** Opening Record excerpts block **

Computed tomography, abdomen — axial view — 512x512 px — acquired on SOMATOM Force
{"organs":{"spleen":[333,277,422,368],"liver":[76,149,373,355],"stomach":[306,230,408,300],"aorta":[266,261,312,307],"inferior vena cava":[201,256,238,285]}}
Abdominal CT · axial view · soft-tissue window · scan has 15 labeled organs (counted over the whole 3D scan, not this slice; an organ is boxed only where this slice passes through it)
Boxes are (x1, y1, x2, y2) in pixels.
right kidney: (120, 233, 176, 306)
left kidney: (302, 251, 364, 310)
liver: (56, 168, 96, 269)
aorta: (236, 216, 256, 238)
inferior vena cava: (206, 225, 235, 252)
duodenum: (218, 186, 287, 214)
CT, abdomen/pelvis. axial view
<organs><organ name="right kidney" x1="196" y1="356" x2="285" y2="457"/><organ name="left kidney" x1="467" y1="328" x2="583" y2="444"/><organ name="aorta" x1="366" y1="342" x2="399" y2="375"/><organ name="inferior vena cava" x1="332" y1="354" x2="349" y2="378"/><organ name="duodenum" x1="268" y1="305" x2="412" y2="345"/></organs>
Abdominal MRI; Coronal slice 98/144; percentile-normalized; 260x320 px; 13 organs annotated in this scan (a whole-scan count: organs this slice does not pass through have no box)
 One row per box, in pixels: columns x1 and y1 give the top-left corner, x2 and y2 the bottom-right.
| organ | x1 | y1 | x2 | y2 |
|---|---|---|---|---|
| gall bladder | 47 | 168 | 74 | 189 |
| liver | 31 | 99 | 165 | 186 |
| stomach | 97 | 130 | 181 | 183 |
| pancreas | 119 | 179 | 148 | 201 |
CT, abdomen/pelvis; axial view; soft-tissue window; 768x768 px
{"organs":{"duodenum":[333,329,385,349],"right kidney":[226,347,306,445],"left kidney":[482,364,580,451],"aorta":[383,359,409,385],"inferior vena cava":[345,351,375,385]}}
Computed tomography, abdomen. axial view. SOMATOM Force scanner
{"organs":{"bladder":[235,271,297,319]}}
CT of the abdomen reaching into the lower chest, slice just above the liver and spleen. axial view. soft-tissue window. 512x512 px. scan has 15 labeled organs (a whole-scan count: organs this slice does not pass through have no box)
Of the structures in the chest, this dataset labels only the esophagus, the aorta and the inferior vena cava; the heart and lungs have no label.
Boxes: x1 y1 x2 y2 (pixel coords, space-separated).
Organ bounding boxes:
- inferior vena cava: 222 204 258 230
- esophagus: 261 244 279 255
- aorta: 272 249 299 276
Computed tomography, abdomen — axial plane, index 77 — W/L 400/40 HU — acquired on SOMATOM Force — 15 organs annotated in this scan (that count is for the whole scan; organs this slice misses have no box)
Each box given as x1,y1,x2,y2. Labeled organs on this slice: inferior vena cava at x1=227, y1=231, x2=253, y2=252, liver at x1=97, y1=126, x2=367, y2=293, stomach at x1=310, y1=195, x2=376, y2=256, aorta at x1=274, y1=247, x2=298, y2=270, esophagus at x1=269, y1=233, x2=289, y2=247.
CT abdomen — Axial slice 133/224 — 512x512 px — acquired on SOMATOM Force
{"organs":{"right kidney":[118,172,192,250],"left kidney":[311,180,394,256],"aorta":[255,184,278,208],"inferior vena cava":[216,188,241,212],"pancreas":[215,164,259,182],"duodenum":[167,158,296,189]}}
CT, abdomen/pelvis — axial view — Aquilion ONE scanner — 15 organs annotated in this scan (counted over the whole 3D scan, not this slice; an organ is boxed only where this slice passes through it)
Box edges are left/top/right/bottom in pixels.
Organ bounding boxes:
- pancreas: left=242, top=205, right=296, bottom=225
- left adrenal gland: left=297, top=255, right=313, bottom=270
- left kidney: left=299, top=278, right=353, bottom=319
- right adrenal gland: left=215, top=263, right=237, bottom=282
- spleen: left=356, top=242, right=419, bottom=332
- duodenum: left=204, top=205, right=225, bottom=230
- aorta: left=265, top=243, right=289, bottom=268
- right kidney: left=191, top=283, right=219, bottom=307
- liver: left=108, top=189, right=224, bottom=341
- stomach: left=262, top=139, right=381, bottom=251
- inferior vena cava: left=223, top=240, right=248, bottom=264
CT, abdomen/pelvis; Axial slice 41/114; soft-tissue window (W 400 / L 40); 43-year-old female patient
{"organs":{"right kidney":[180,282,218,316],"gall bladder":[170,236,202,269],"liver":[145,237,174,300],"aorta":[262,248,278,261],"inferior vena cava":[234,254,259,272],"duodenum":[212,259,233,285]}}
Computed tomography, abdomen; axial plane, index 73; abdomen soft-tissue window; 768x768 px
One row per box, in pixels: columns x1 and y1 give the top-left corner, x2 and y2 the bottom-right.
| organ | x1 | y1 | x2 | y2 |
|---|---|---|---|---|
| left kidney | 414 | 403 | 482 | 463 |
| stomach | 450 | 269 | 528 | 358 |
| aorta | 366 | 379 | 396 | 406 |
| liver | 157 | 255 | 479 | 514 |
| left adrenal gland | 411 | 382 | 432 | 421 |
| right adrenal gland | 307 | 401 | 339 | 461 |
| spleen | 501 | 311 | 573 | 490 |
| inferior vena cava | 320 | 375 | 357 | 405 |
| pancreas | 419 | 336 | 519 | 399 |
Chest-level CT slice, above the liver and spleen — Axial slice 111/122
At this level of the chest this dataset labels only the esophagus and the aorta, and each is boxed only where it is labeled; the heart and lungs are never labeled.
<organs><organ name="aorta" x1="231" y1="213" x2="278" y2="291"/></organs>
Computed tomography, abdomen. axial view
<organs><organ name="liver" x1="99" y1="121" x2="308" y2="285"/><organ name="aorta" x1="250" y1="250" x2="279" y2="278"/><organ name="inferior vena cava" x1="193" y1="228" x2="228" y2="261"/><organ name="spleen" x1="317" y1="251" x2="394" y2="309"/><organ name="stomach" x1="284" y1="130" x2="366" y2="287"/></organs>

** Closing Record excerpts block **

• **Problem statement**:
Your answer should be the number of lines in the records that contain the word "corner", with nothing added.

• **Task solution**:
2